§ GIVEN DATA
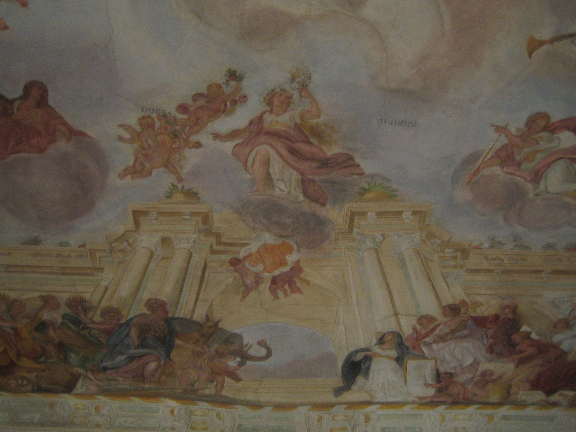 Deckenfresko der Alten Antatomie Ingolstadt.
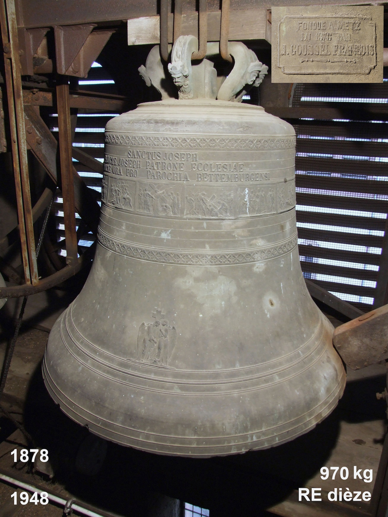 "Beetebuerger Klack" Waasserbëlleger Kierch.
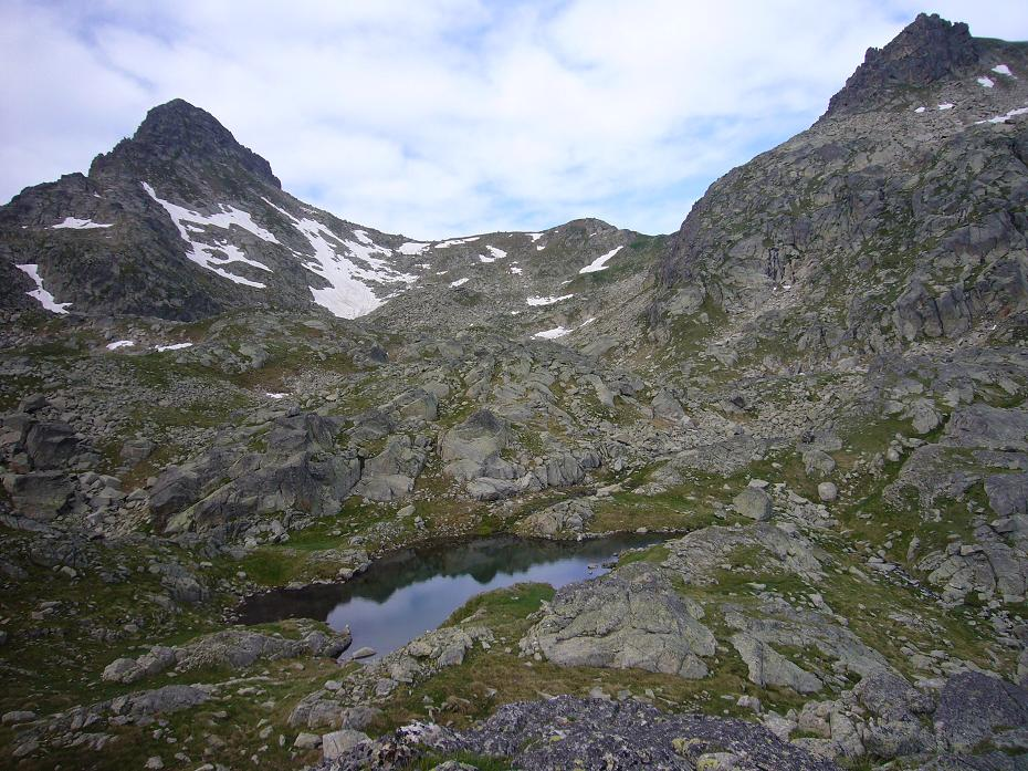 Port de Caldes vist des del Pòrt de Ribereta; Naut Aran, Vall d'Aran, Catalunya
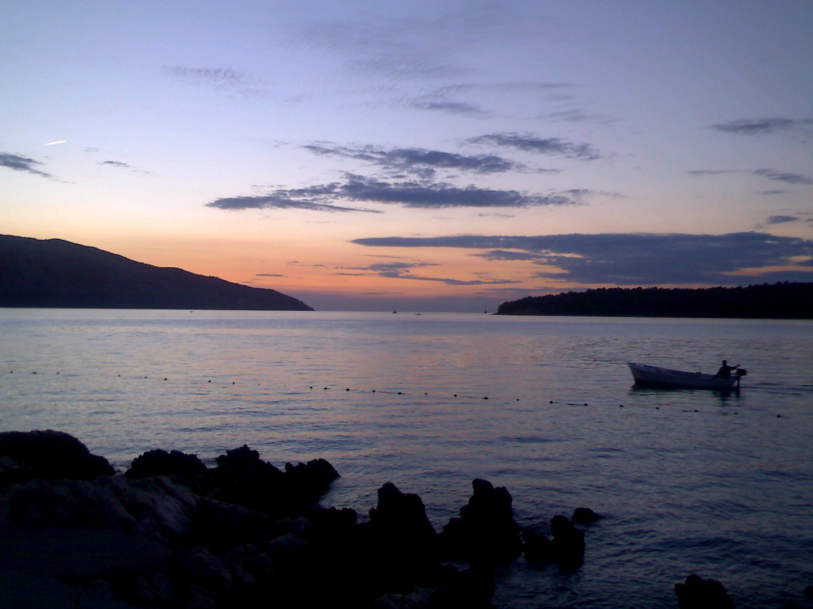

§ PROBLEM
Reproduce all of the data exactly; the pictures do not belong in the copy.

§ FINISHED EXERCISE
 Deckenfresko der Alten Antatomie Ingolstadt.
 "Beetebuerger Klack" Waasserbëlleger Kierch.
 Port de Caldes vist des del Pòrt de Ribereta; Naut Aran, Vall d'Aran, Catalunya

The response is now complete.